A spiegare il provvedimento è stato Zoltán Kovács, portavoce dell’esecutivo guidato dall’estrema destra ungherese, che ha accusato i Kneecap di antisemitismo e di sostenere il terrorismo. Kovács ha definito la loro presenza una possibile minaccia alla sicurezza nazionale. Gli organizzatori dello Sziget hanno criticato duramente la decisione, definendola “senza precedenti”, “non necessaria” e “deplorevole”.

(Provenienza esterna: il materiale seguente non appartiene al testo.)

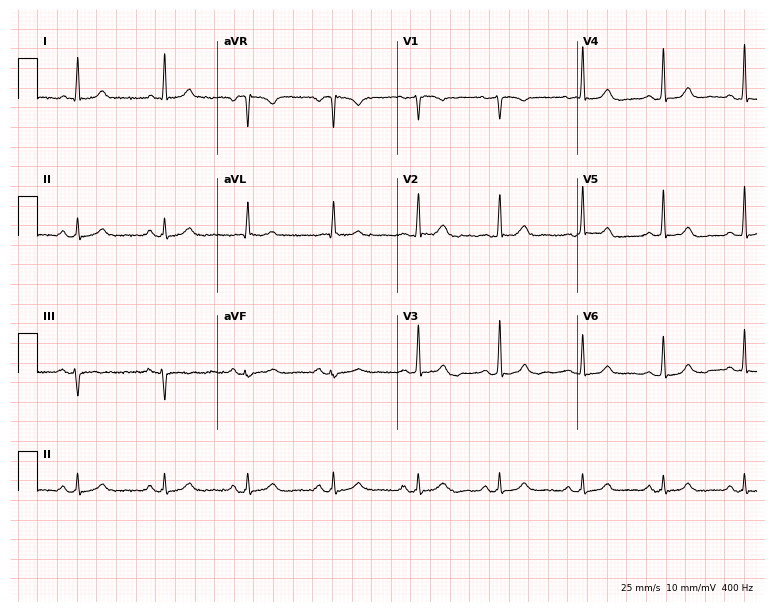
12-lead ECG from a female, 56 years old. No first-degree AV block, right bundle branch block (RBBB), left bundle branch block (LBBB), sinus bradycardia, atrial fibrillation (AF) or sinus tachycardia recorded for this tracing. Findings outside these six are not listed.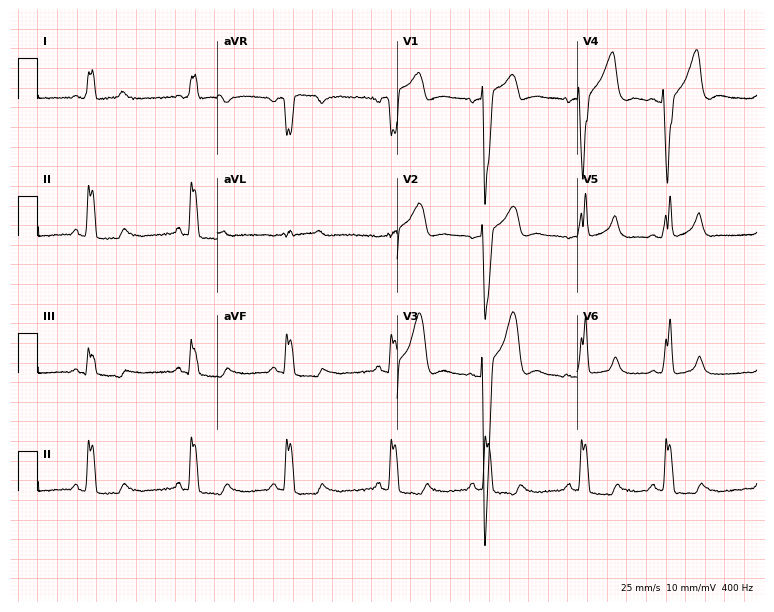
Electrocardiogram, a male patient, 77 years old. Interpretation includes left bundle branch block.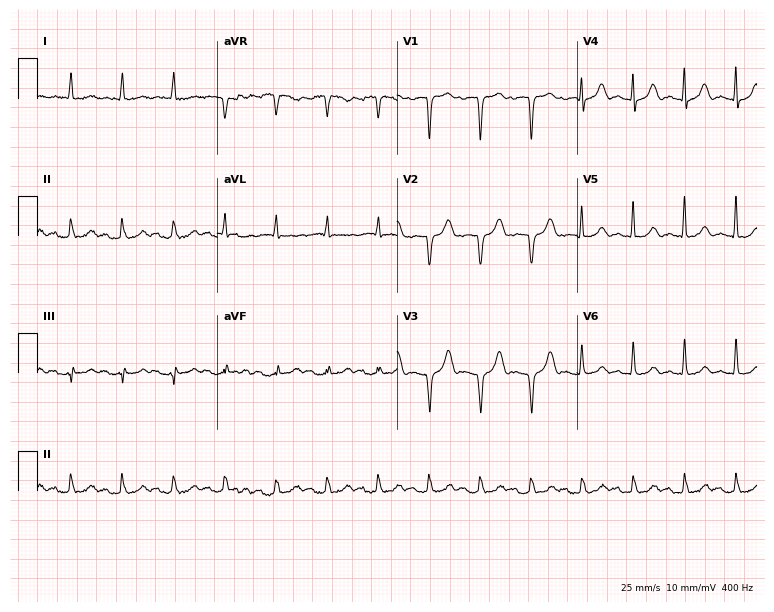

Durante i loro concerti, il trio proietta spesso frasi di denuncia contro le politiche di Israele, come ad esempio “Israele sta commettendo un genocidio contro il popolo palestinese”. Tali prese di posizione hanno portato a frequenti accuse di antisemitismo da parte di organizzazioni ebraiche e di alcuni esponenti politici vicini al governo israeliano.
Non è la prima volta che i Kneecap finiscono al centro di polemiche. Durante il festival di Glastonbury, nel Regno Unito, la loro esibizione aveva già sollevato controversie. Inoltre, a maggio, uno dei membri del gruppo, Liam Óg Ó hAnnaidh (alias Mo Chara), è stato incriminato nel Regno Unito per reati legati al terrorismo: secondo l’accusa, durante un concerto a Londra avrebbe esposto una bandiera di Hezbollah e urlato slogan a sostegno del gruppo libanese e di Hamas, entrambe considerate organizzazioni terroristiche dal governo britannico.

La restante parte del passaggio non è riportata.